In 2009, he was hired by Canal+ as a senior reporter for the Canal Football Club and presenter of various events such as the Paris Judo World Championships or the Winter X Games in Tignes. He covered Ligue 1, the Olympic Games, handball, and the WRC rally. He worked for the Infosport+ channel in 2011 and 2012. In 2013, Canal+ announced the acquisition of exclusive broadcasting rights for Formula 1. Named head editor of the F1 team by Cyril Linette, Thomas Sénécal also presented the new show "La Grille." For 10 years, he led and supported the editorial development of Formula One on Canal+. He was in charge of a team composed of journalists and driver-consultants such as Julien Fébreau, Alain Prost, Margot Laffite, Jean Alesi, Laurie Delhostal, Thomas Thouroude, Laurent Dupin, Karim Bennani, Franck Montagny, Jacques Villeneuve and Romain Grosjean.
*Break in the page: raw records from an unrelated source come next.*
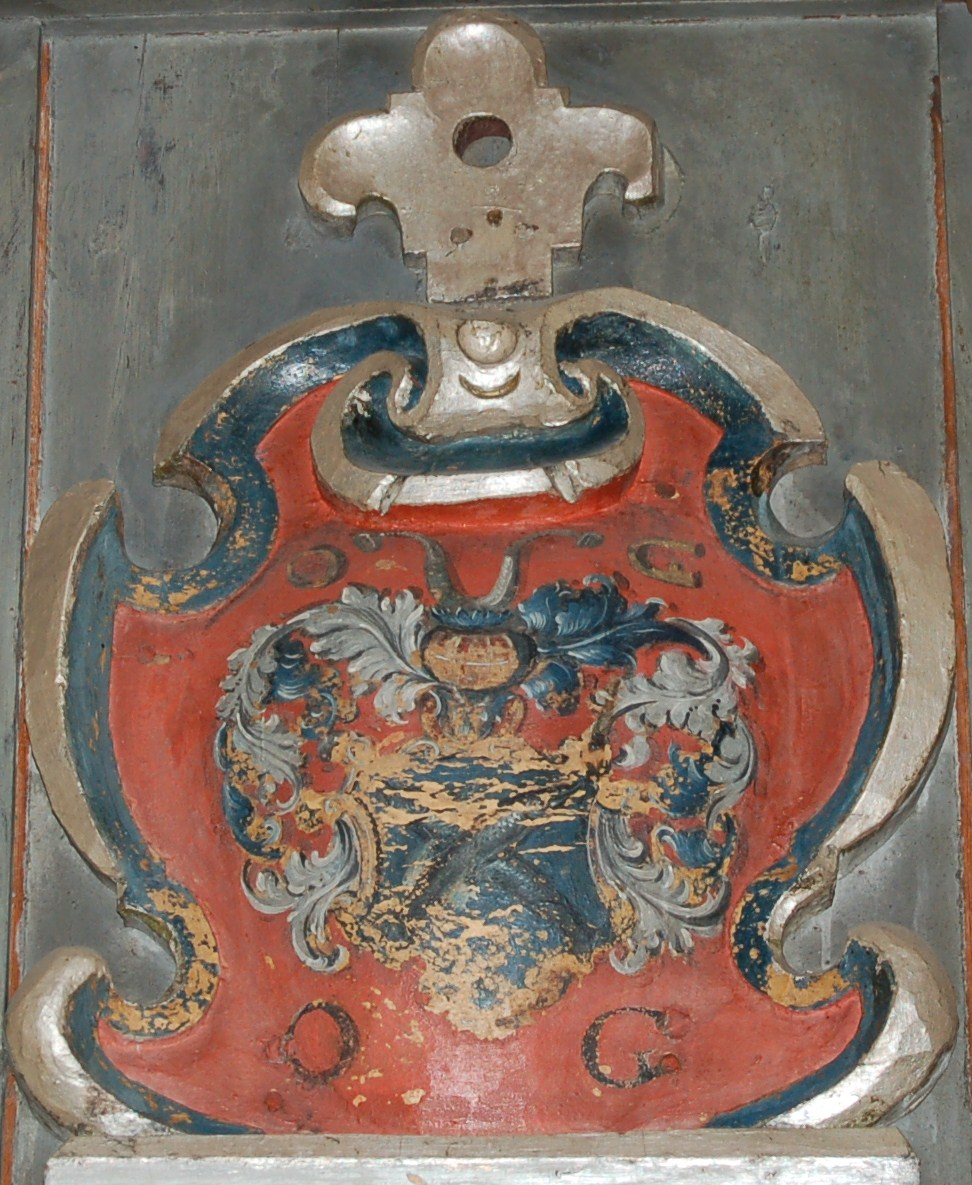 Ove Gjedde - våpen i Tjølling kirke (altertavle).
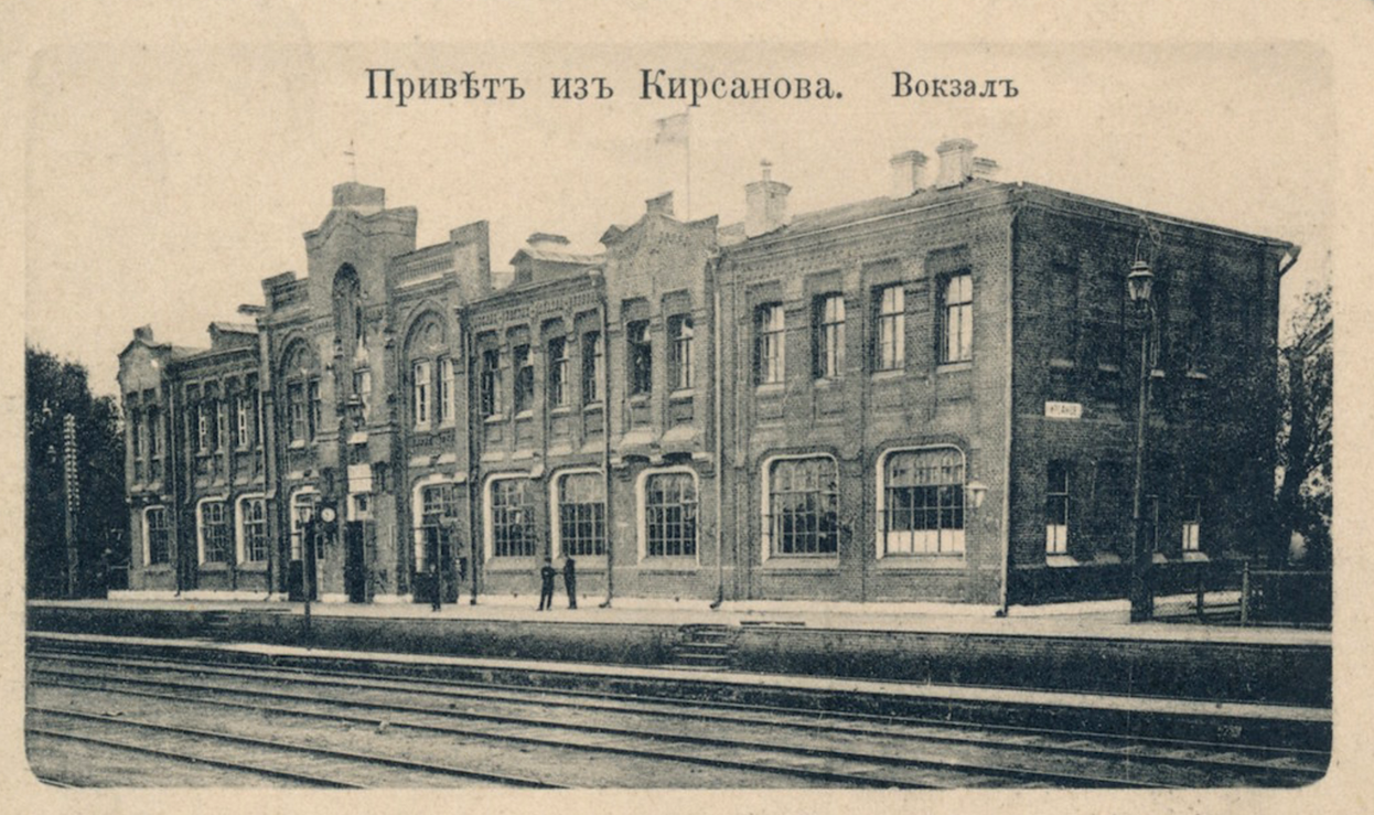 Кирсанов. Железнодорожный вокзал (осн. в 1870-х годах). (фото-открытка нач.XX века).
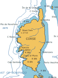 Valery Kulaga
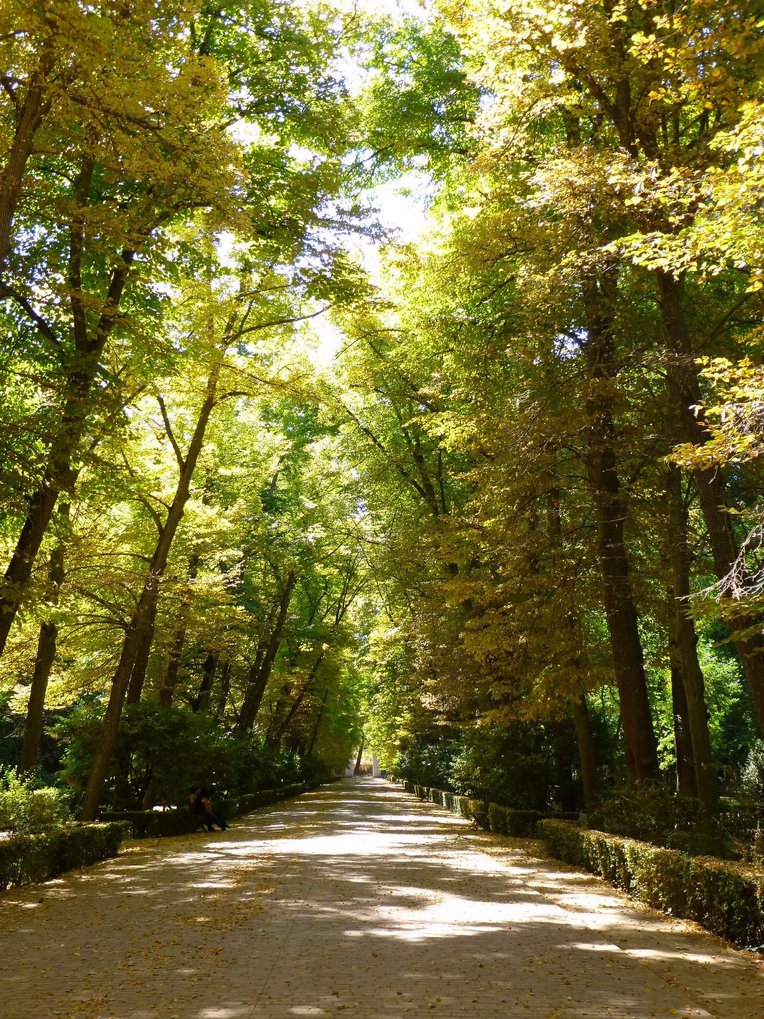 Jardín del Príncipe, Real Sitio de Aranjuez
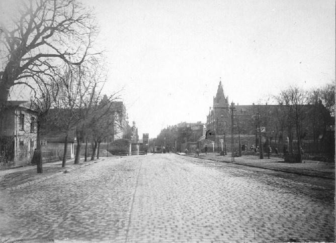 Nieistniejąca Brama Nowych Ogrodów w Gdańsku, na granicy dzielnic Siedlce i Śródmieście. Na pierwszym planie ulica Kartuska, widok w kierunku centrum miasta.
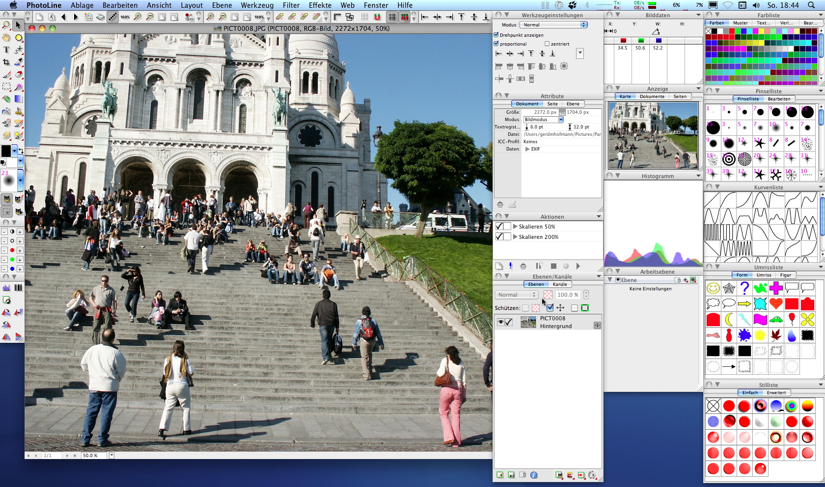 PhotoLine (Mac OS X)
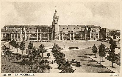 Gare de La Rochelle, France.
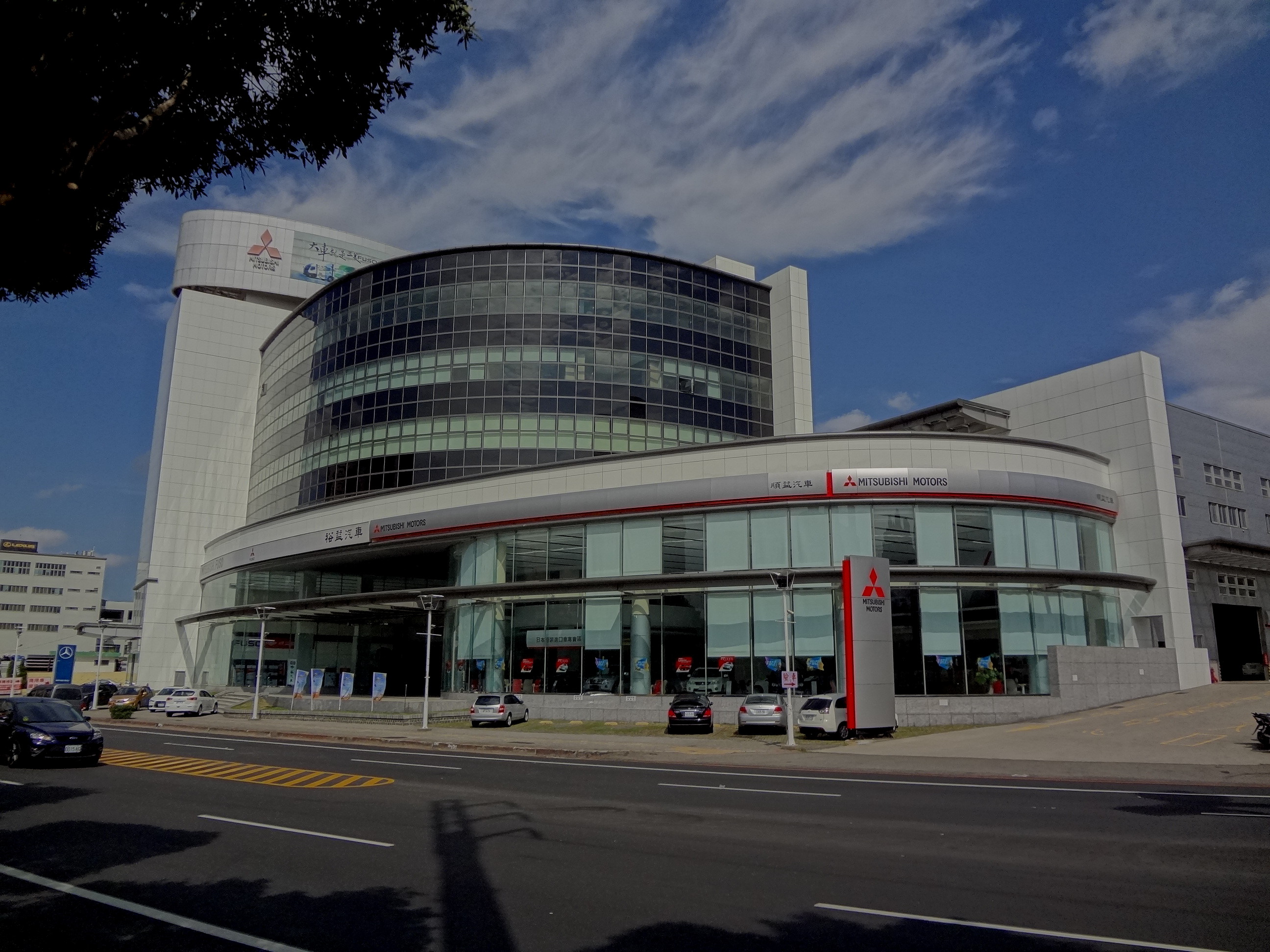 中文（台灣）: 順益中壢汽車城，2006年10月20日開幕啟用，順益汽車與裕益汽車合用，地址：桃園縣中壢市中園路158號。
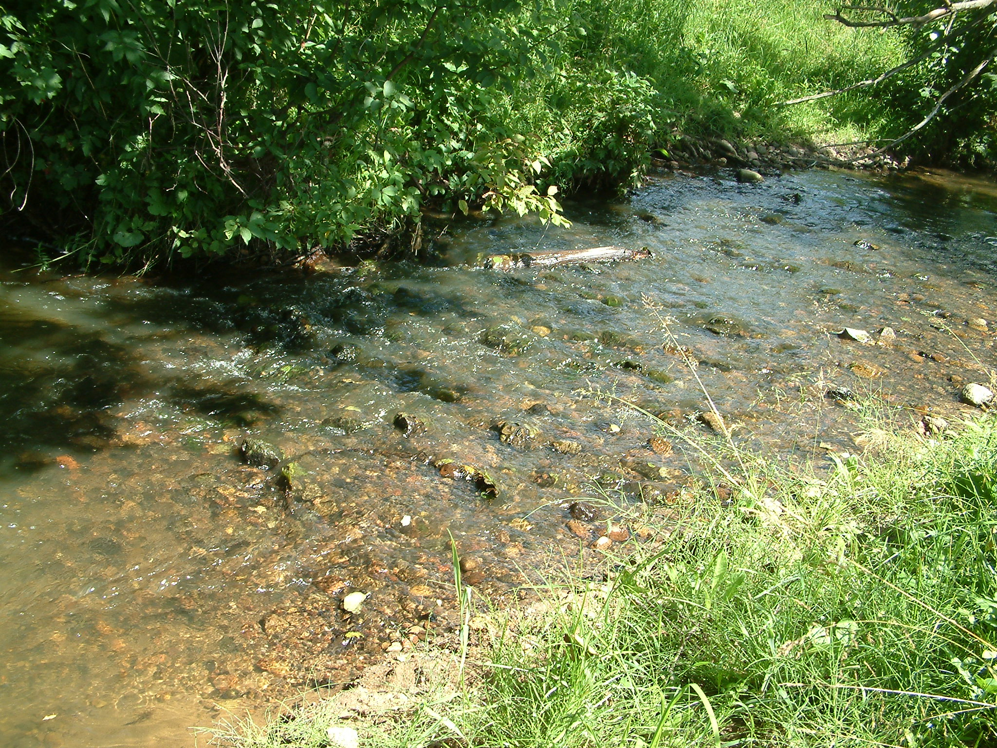 р. Уса, д. Слободка, Столбцовского р-на Минской области, Беларусь.
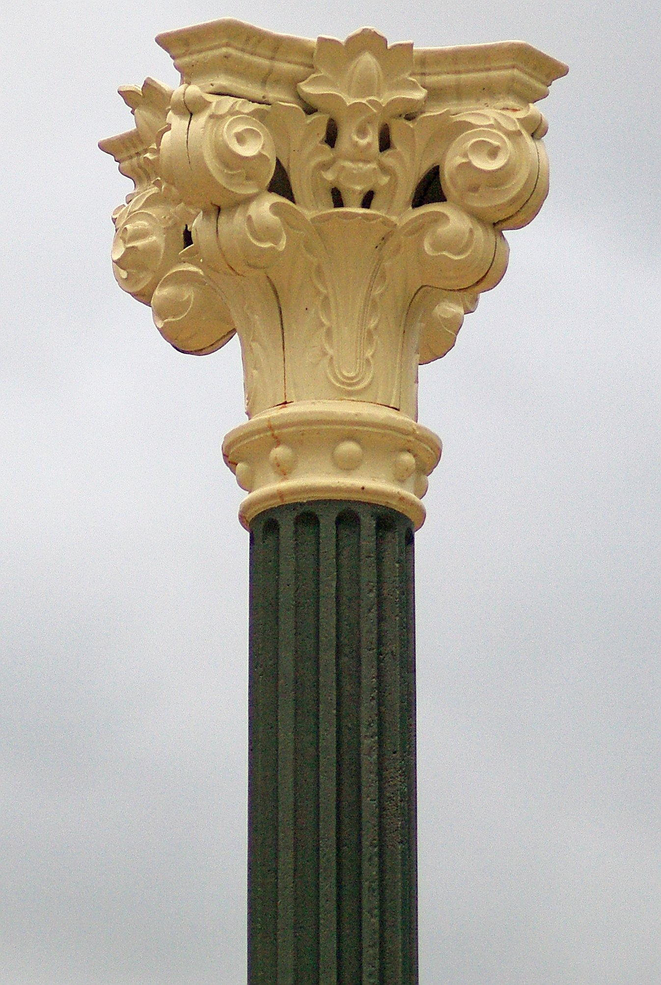 Die Bilder enstanden am 20.10.2010 im Rahmen eines Treffens der DFN-Stammtisches Freiburg
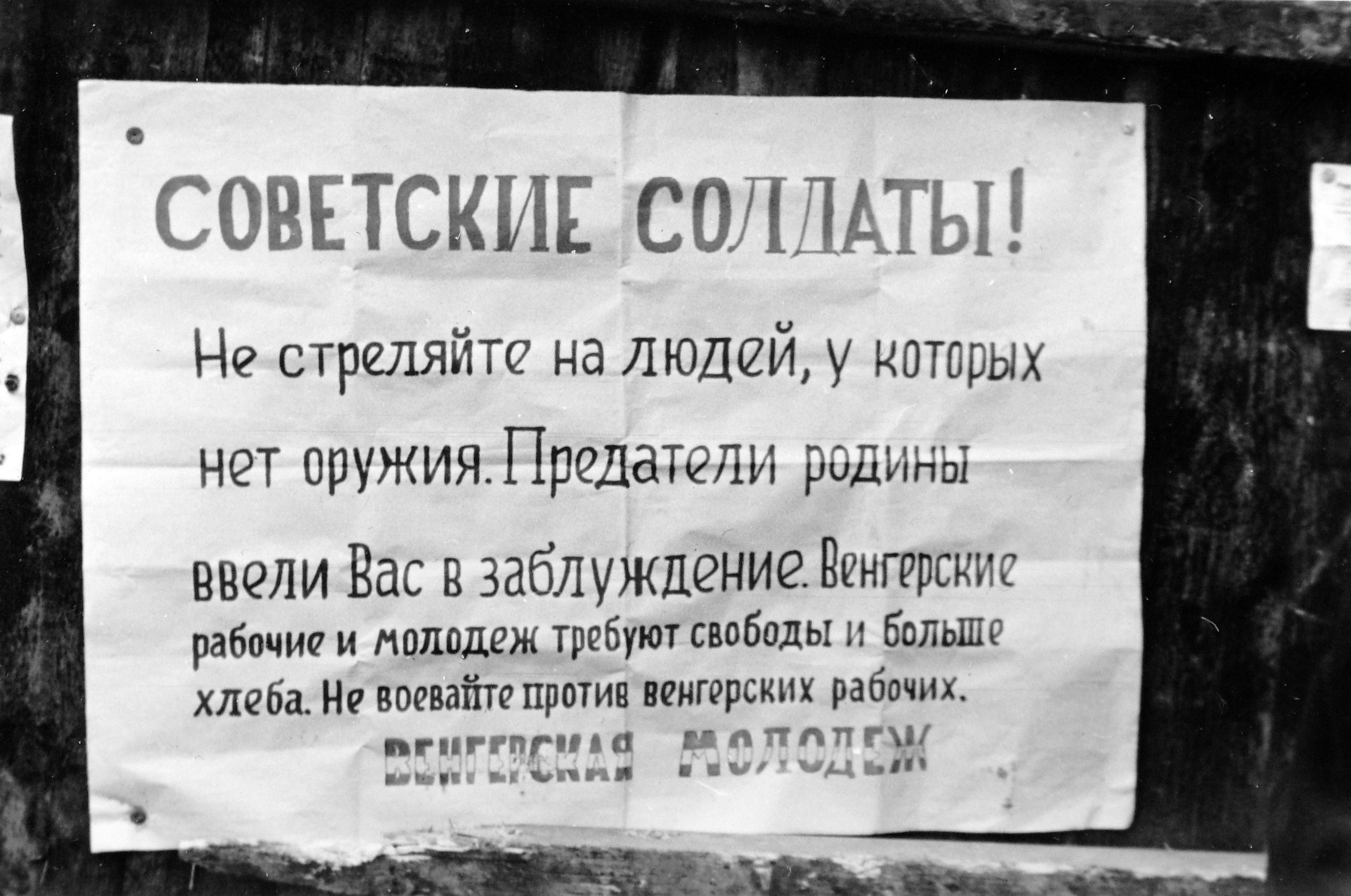 SZOVJET KATONÁK NE LŐJETEK!.... Röplap az 1956-os magyar forradalom időszakából, amely a Magyarországra zúduló Операция «Вихрь» elnevezésű hadművelet harcoló szovjet katonáinak szól orosz nyelven.
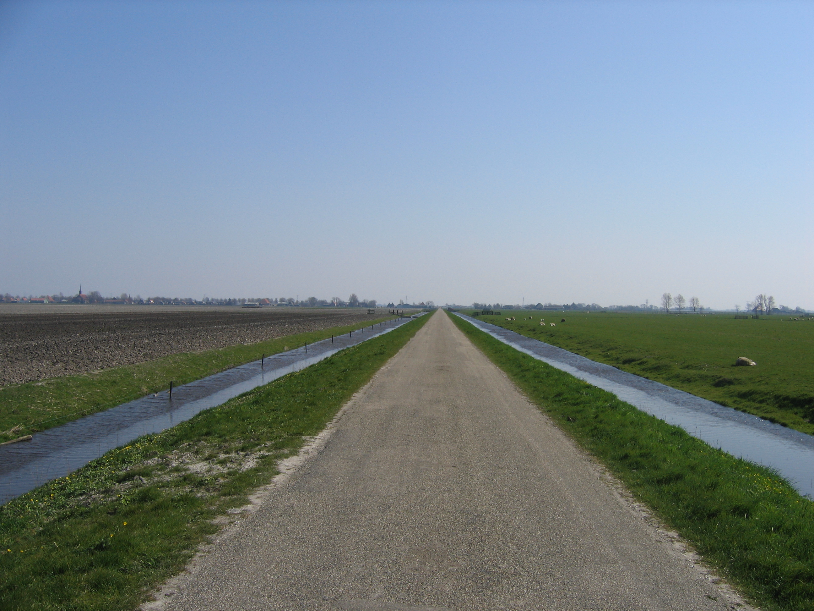 Bloemendalerweg in oostelijke richting, in de buurt van Zuidschermer, bij het Noord-Hollands kanaal.

In 2019, Canal+ acquired the rights to broadcast the Moto GP World Championship. Thomas Sénécal created an editorial setup that included Marina Lorenzo, David Dumain, Randy de Puniet, Laurent Rigal, Louis Rossi, Jules Deremble, Sylvain Guintoli, Régis Laconi and Jules Danilo. In 2020, he was appointed deputy director of editorial content for Canal+, responsible for motorsport and all-around sports (basketball, paddle tennis, sailing, boxing). On January 21, 2022, the Canal+ group announced that Thomas Sénécal would succeed Thierry Cheleman as head of sports services effective July 1 of 2022. His mission is to highlight the most prestigious international and national sporting competitions on the premium channel. "We want the subscriber to be part of the journey, to be with us in the stadium or on the track."

== Works ==
- Thomas Sénécal is the co-author, along with Fabrice Connen and François Baudin, of the book Sébastien Loeb trajectoire gagnante, published on March 8, 2004, by Silver Editions and prefaced by Guy Fréquelin. This book collects the accounts and testimonials from various actors involved in Sébastien Loeb's rise to success, illustrated with photos from the DPPI agency.
- Thomas Sénécal is also the co-author, along with Fabrice Connen, of the book Champions du monde, prefaced by Sébastien Loeb and dedicated to the achievements of French manufacturer Citroën, its driver from Alsace, and Monaco co-driver Daniel Elena in the World Rally Championship following the Tour de Corse. This second volume, published on January 11, 2005, by Silver Editions and illustrated with photos from the DPPI agency, tells the story of men dedicated to victory, the crowning of Guy Fréquelin's team at the end of the 2004 season, following a meteoric rise fifteen years after the creation of Citroën Sport and four years after Sébastien Loeb's professional debut.

== Private life ==
Thomas Sénécal is married and father of three children.